The Bourbon Room, which opens relatively early at 5pm, draws a uniquely higher-end crowd, given how closely bourbon and horse racing go hand in hand. It’s not unheard of for someone to call ahead to make sure a certain bottle is stocked in preparation for the liquor company’s owner to stop in. “A lot of people love to talk about bourbon,” says Ventra’s friend and coworker Rachel Duff. “I learn a lot, which makes it fun. Working here, you meet people from all over the world.”

Those connections can be stronger than one might think. So many people have such fond memories from fun nights out in Saratoga that they book their next trip solely because they met a great bartender who helped them have a spectacular night. On the other hand, especially as downtown suffers from street fights that sour Caroline Street in the news, one venue’s having a bad night can affect the whole town.

Horseshoe owner Charlie Hoertkorn says renovations to his venue, which already sees up to 5,000 guests in a weekend, will improve flow and prevent bottle-necking: “Plus, we paved it, so no more dirty, ruined shoes for the girls.” (Dori Fitzpatrick)

Downstairs at Soundbar, Murphy calls track season her Super Bowl (“we prep all year”), and tries to prepare the newbies: “This spring, one new person thought we were so busy, and all I could say was, ‘If you think this is bad, just you wait.’” But at the Horseshoe, where a whopping 17 bartenders serve thousands (up to 2,000 at a time with renovations making room for even more this year), it really does conjure up a meme-worthy battle. There’s one bar that serves only cans, and you might hear “cash only!’ if the crowds get too dense. “When the people line up at the bar, I call it a typewriter,” says owner Charlie Hoertkorn. “’What do you want? What do you want? What do you want? What do you want?’ Then you go click, click, click back to the beginning.” (Murphy says the crowd gets so thick at Soundbar that dancing her way through it with her bottle service tray is the only option.)

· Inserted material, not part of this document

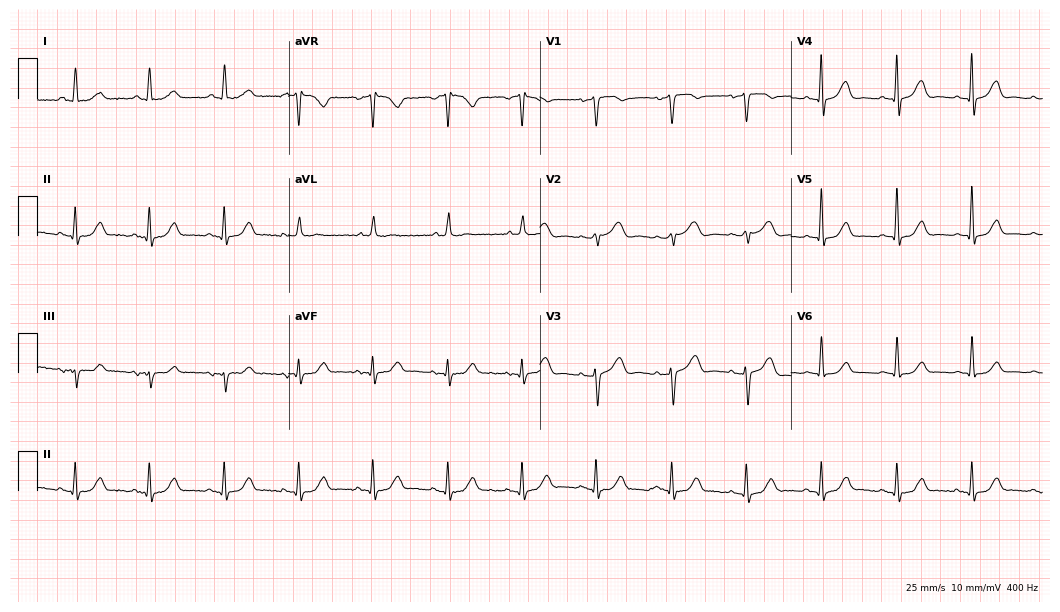
Electrocardiogram, a 79-year-old female patient. Overall reading on record: normal ECG.

Over the years (this summer will be his sixth) Hoertkorn and his team have become a well-oiled machine that’s ready for anything.

“The bar opens at 5:30, and by 6:30 it’s like someone flipped a switch,” Hoertkorn says. “But sometimes a storm or the heat will cancel the rest of the card. We’ll be getting ready and look up to see 200 people headed our way at 4 or 4:30. You buckle down, get the barbacks in motion, and as people show up for their shifts, you get them out there.” And when Mother Nature steps in, anything goes. “In a big downpour, people huddle in the tents,” he says. “Some people always end up dancing in the rain, jumping in puddles.” Adds Foley, “One time my shoes were so muddy I just left them and walked downtown barefoot.”

If all of this chaos has you wondering why anyone would put themselves through it, they not only do so, but they’ll also do anything to avoid taking even one night off. “Money does motivate!” says Ventra, while Murphy says the older couples that hit Soundbar during track season are the biggest tippers aside from larger parties celebrating a special occasion. At the Horseshoe, Hoertkorn and Foley have a strong team of summer servers who are track season veterans, many rolling in the dough while on summer vacation from their teaching jobs. “Money-making season is all about your mentality going into it,” Duff says. “This is the priority. You don’t want to take time off all season, so clear your head now.” Adds Ventra, “You can’t let the stress show or let them see that you’re tired. Always stay positive because it’s going to be a good night.”